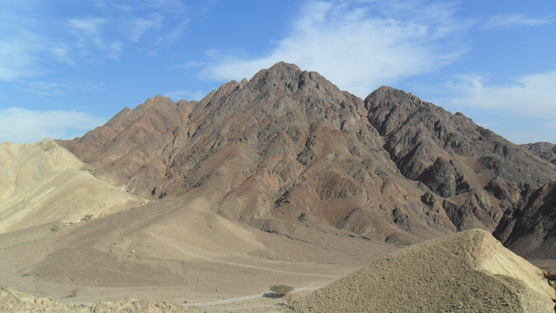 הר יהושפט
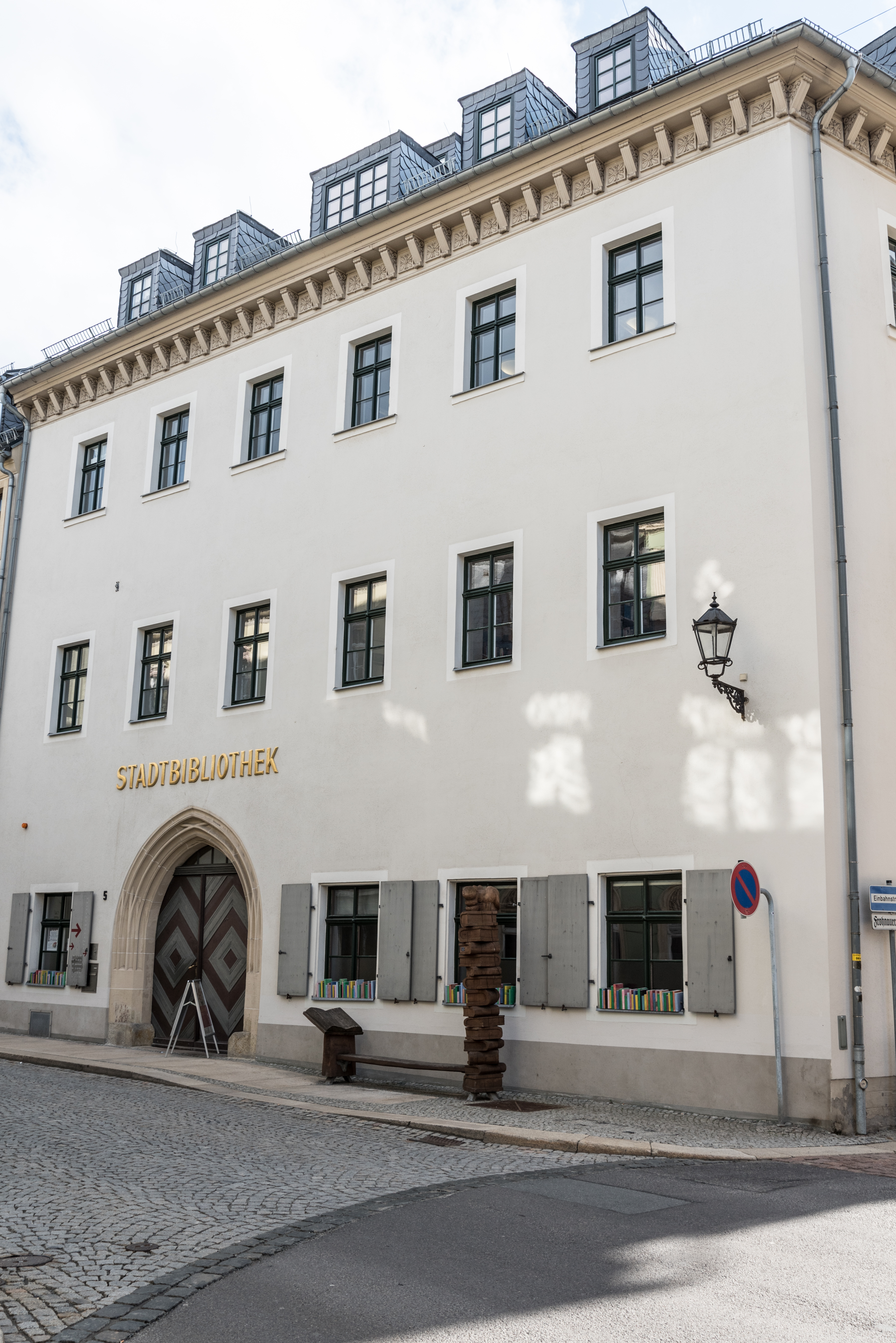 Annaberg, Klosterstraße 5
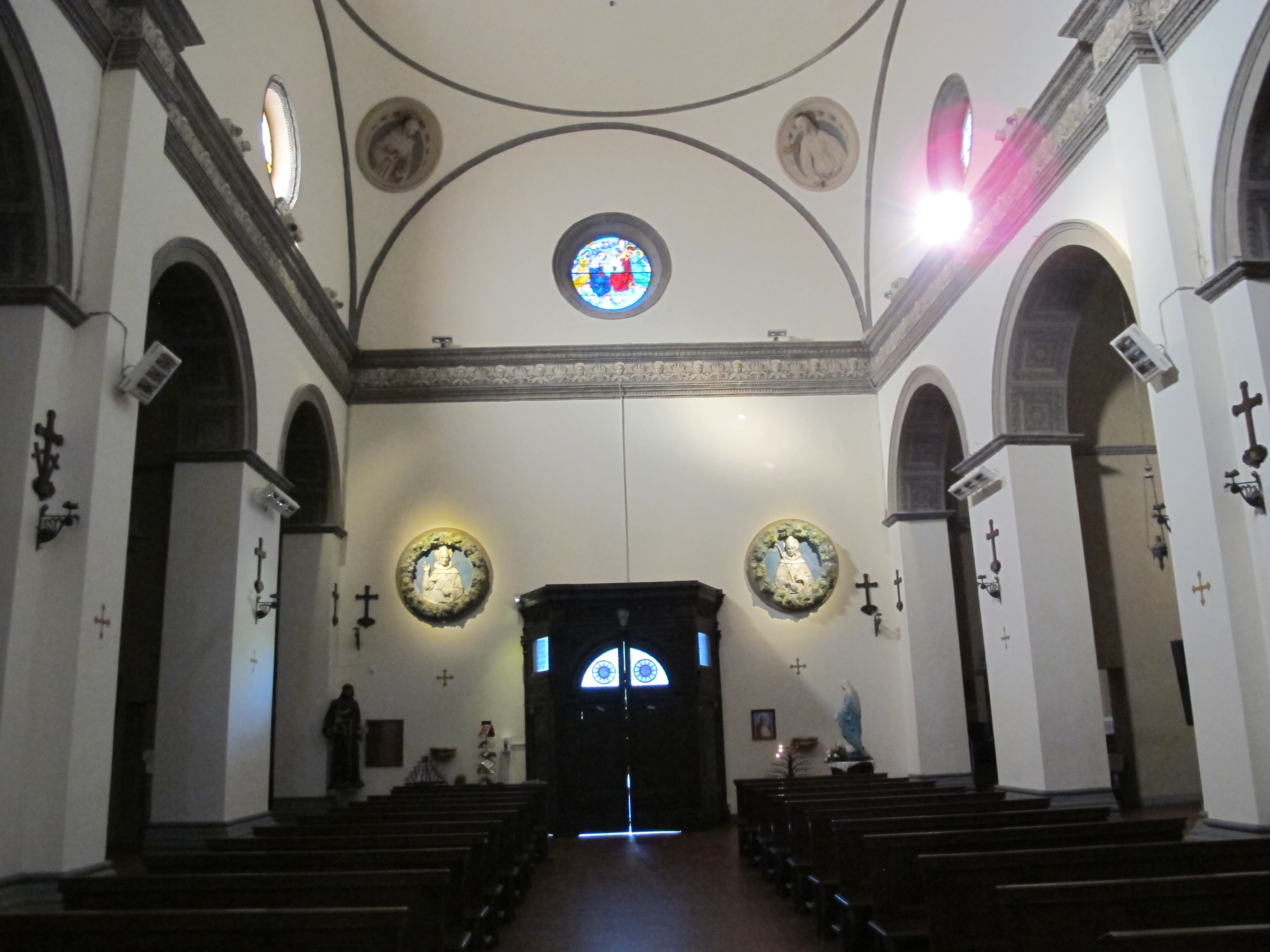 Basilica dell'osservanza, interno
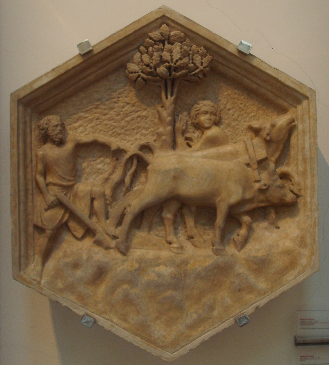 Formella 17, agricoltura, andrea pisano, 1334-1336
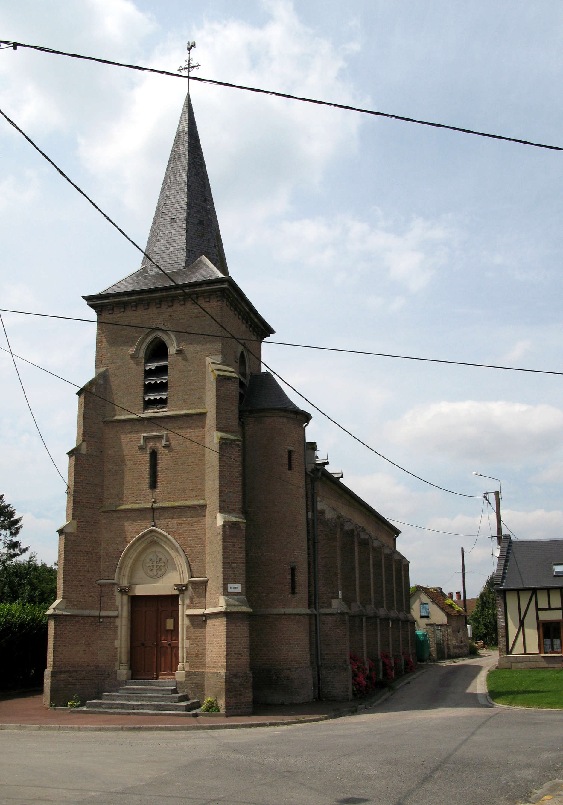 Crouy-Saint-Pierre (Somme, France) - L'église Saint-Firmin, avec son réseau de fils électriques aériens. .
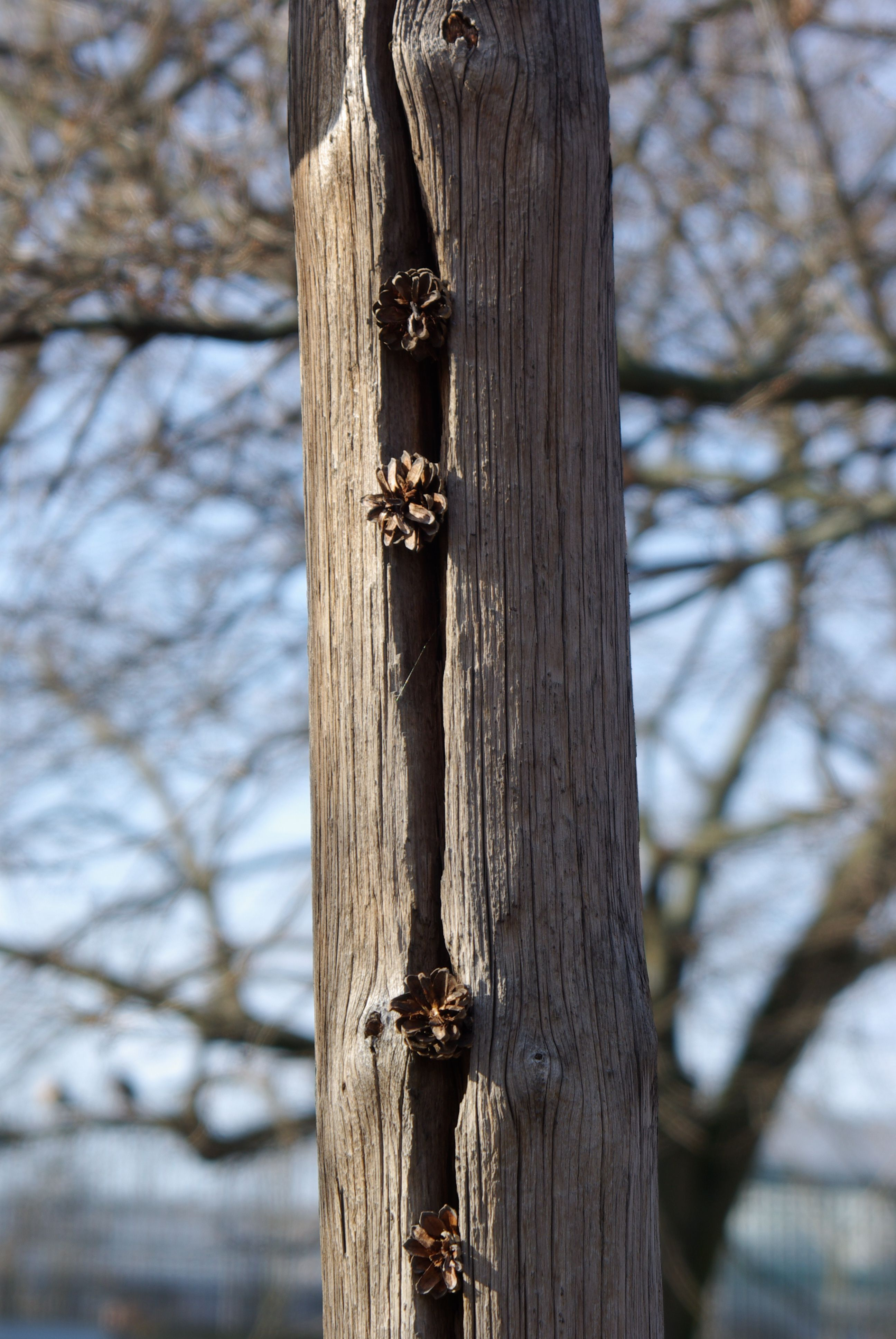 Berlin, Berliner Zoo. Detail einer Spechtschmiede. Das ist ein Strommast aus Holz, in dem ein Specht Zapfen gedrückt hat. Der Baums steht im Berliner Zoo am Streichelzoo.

━━━━━━━━━━━━━━━━━━━━━━━━━━━━━━

__INSTRUCTIONS FOR THE TASK__.
Copy all of the entries verbatim, leaving out any pictures they contain.

__OUTPUT OF THE TASK__.
 הר יהושפט
 Annaberg, Klosterstraße 5
 Basilica dell'osservanza, interno
 Formella 17, agricoltura, andrea pisano, 1334-1336
 Crouy-Saint-Pierre (Somme, France) - L'église Saint-Firmin, avec son réseau de fils électriques aériens. .
 Berlin, Berliner Zoo. Detail einer Spechtschmiede. Das ist ein Strommast aus Holz, in dem ein Specht Zapfen gedrückt hat. Der Baums steht im Berliner Zoo am Streichelzoo.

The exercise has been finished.